# Task to carry out
Copy each line of the records that holds the string "delle".

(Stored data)
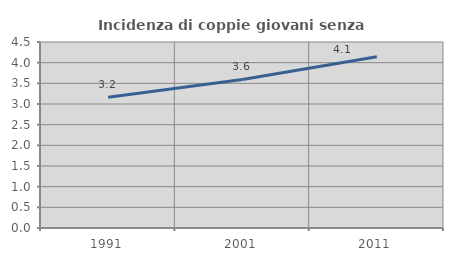
| Category | Incidenza di coppie giovani senza figli |
|---|---|
| 1991.0 | 3.165 |
| 2001.0 | 3.593 |
| 2011.0 | 4.142 |
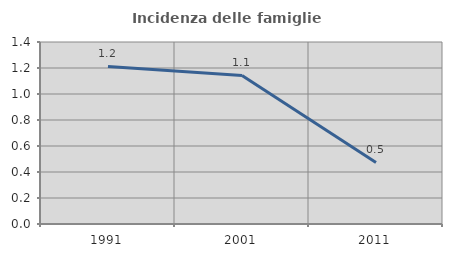
| Category | Incidenza delle famiglie numerose |
|---|---|
| 1991.0 | 1.212 |
| 2001.0 | 1.143 |
| 2011.0 | 0.474 |
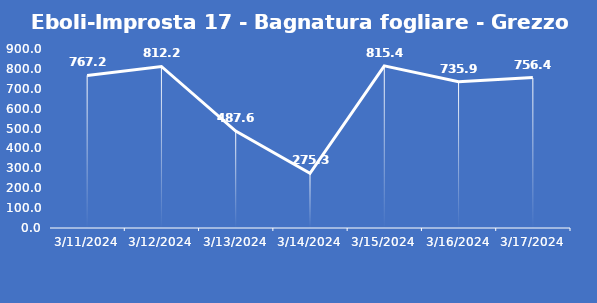
| Category | Eboli-Improsta 17 - Bagnatura fogliare - Grezzo (min) |
|---|---|
| 3/11/24 | 767.2 |
| 3/12/24 | 812.2 |
| 3/13/24 | 487.6 |
| 3/14/24 | 275.3 |
| 3/15/24 | 815.4 |
| 3/16/24 | 735.9 |
| 3/17/24 | 756.4 |
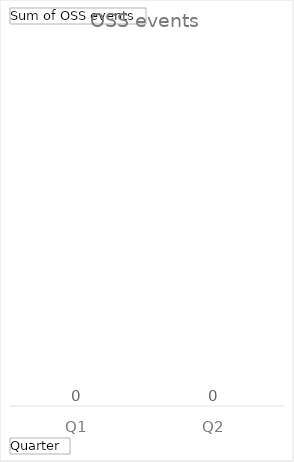
| Category | Total |
|---|---|
| Q1 | 0 |
| Q2 | 0 |
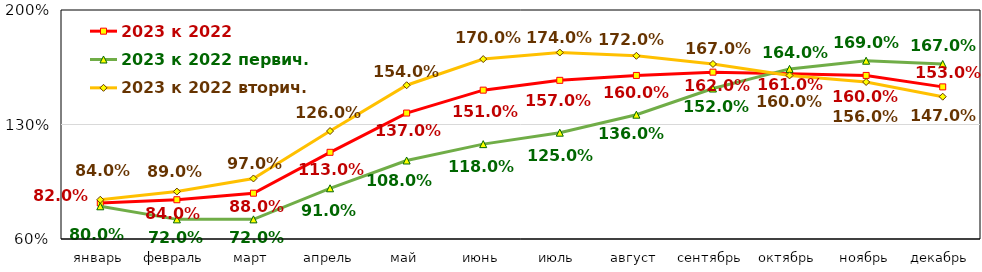
| Category | 2023 к 2022 | 2023 к 2022 первич. | 2023 к 2022 вторич. |
|---|---|---|---|
| январь | 0.82 | 0.8 | 0.84 |
| февраль | 0.84 | 0.72 | 0.89 |
| март | 0.88 | 0.72 | 0.97 |
| апрель | 1.13 | 0.91 | 1.26 |
| май | 1.37 | 1.08 | 1.54 |
| июнь | 1.51 | 1.18 | 1.7 |
| июль | 1.57 | 1.25 | 1.74 |
| август | 1.6 | 1.36 | 1.72 |
| сентябрь | 1.62 | 1.52 | 1.67 |
| октябрь | 1.61 | 1.64 | 1.6 |
| ноябрь | 1.6 | 1.69 | 1.56 |
| декабрь | 1.53 | 1.67 | 1.47 |
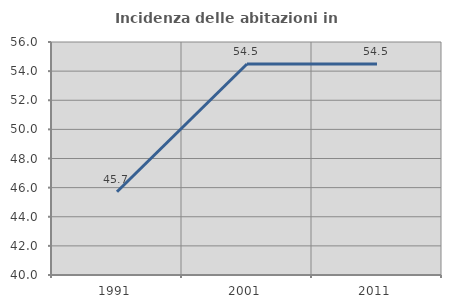
| Category | Incidenza delle abitazioni in proprietà  |
|---|---|
| 1991.0 | 45.714 |
| 2001.0 | 54.493 |
| 2011.0 | 54.496 |
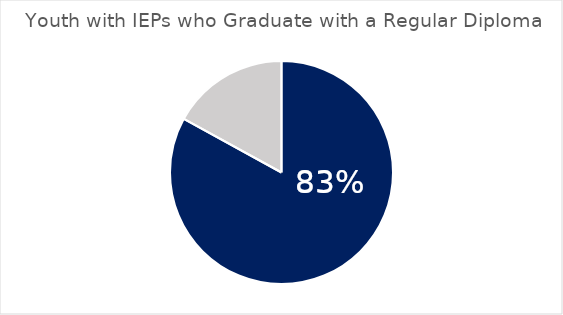
| Category | Series 0 |
|---|---|
| 0 | 0.83 |
| 1 | 0.17 |

# Answer box
| Category | Incidenza delle famiglie numerose |
| Category | Incidenza delle abitazioni in proprietà  |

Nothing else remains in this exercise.